Treat a finding as actionable only when it meets all of these:

- It can cause a real bug, security issue, data loss, broken UX, regression, failed deploy, scaling problem, or meaningful maintainability cost.
- It is grounded in the changed code or behavior affected by the change.
- It is specific enough that the author can fix it without a long back-and-forth.

Severity:

- `P0`: Blocks merge; security breach, data corruption/loss, production outage, or guaranteed critical failure.
- `P1`: Must fix before merge; common crash, auth bypass, broken core flow, serious regression, or missing migration/test for risky behavior.
- `P2`: Should fix; edge-case bug, maintainability risk, performance issue, flaky behavior, or incomplete coverage with plausible impact.
- `P3`: Optional polish; clarity, small refactor, naming, or low-impact test improvement. Use sparingly.
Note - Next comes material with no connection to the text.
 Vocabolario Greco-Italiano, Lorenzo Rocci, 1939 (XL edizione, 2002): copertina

Read `references/review-rubric.md` when the review touches security, data integrity, concurrency, migrations, AI-generated code, agent behavior, public API compatibility, or large mixed-purpose diffs.

## Evidence Gathering

Prefer the repository's own tools:

```bash
git diff --stat
git diff --name-only
git diff <base>...<head>
rg "<symbol or behavior>"
```

Use framework-specific checks when available, such as `pnpm test`, `pnpm lint`, `pnpm exec tsc --noEmit`, `npm test`, `pytest`, `go test ./...`, `cargo test`, or targeted package commands. Report any check that could not run and why.

For GitHub reviews, use available GitHub tools or `gh` to fetch metadata, patch context, comments, and CI. Do not assume flat comments represent unresolved review-thread state.
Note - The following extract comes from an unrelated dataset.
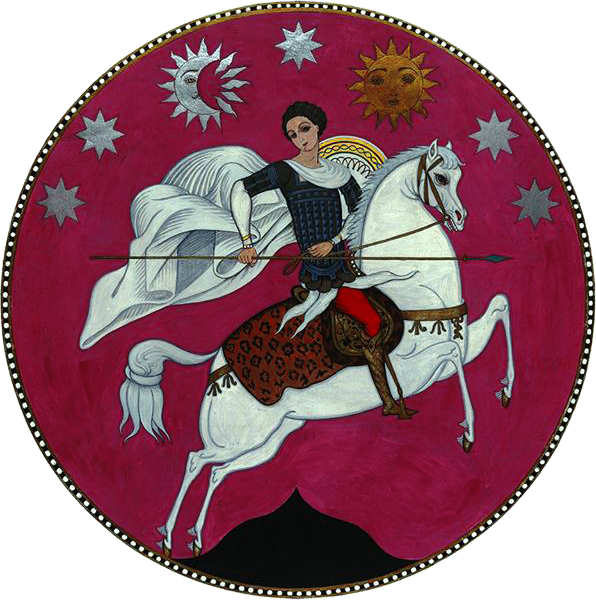 Официальный герб Грузинской демократической республики. Автор рисунка — Иосиф (Осип) Адольфович Шарлемань.

When using a separate reviewer agent, pass only the task, requirements, base/head refs, and raw diff context. Do not pass the main session's hidden reasoning or conclusions; the point is an independent read.

## Output Format

If there are findings:

```markdown
**Findings**
- [P1] Title
  File: `/absolute/path/or/repo/path.ext:123`
  Impact: ...
  Why: ...
  Fix: ...

**Open Questions**
- ...

**Checks**
- ...

**Verdict**
Request changes / Approve with notes / No objection

**Summary**
Brief change summary and residual risk.
```

If no issues are found:

```markdown
No blocking or actionable issues found.

Checks: ...
Verdict: No objection.
Residual risk: ...
```

Avoid long prose, praise, and generic advice. Never bury findings under a summary.